Pickwell is a small settlement with a converted manor house in the civil parish Georgeham, in the North Devon district, in the county Devon, England.

Pickwell lies between the village Georgeham and the coast above Woolacombe and Putsborough beach, close to the South West Coast Path. It gives its name to the Pickwell Down Sandstones Formation, which are red and brown sandstones with shales which extend from the hills of Pickwell Down and Woolacombe Down overlooking Morte Bay east-southeastwards to Muddiford and Bratton Fleming.

==History==
Pickwell was known as pediccheswella in the Domesday Book.

The manor was owned by John Harris who was the member of parliament for Barnstaple in the mid 19th century.

During the Victorian era Pickwell was owned by the Hole family who paid for much of the restoration of St George's church in Georgeham. The church contains a "Pickwell chapel" which dates from 1762 and is separated from the body of the church by an ornate screen.

===Manor house===
The manor house still contains some of the structure which built in the late medieval period, however it was largely rebuilt between 1902 and 1905 for Sir Montague Style of the Style baronets. It is a Grade II listed building.

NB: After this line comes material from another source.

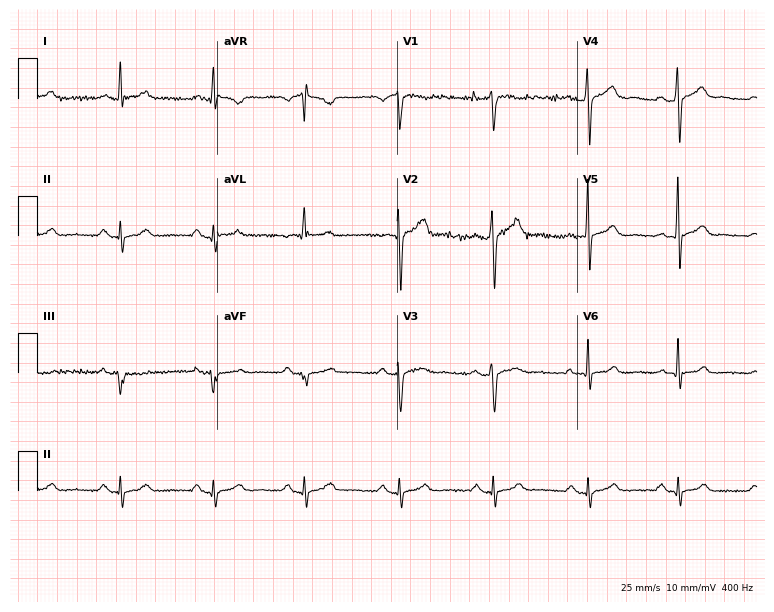
12-lead ECG from a male, 43 years old (7.3-second recording at 400 Hz). No first-degree AV block, right bundle branch block, left bundle branch block, sinus bradycardia, atrial fibrillation or sinus tachycardia recorded for this tracing. Findings outside these six are not listed.

The main range of the house, which is in a Jacobean style, is L-shaped and consists of two storeys. The central gable has an oculus. To the rear of the range is a 15th-century doorway with a moulded surround. In the grounds is a folly built to resemble a chapel.

The manor house has now been converted into self-catering holiday apartments and a wedding venue. Several of the surrounding farm buildings are also available for rent.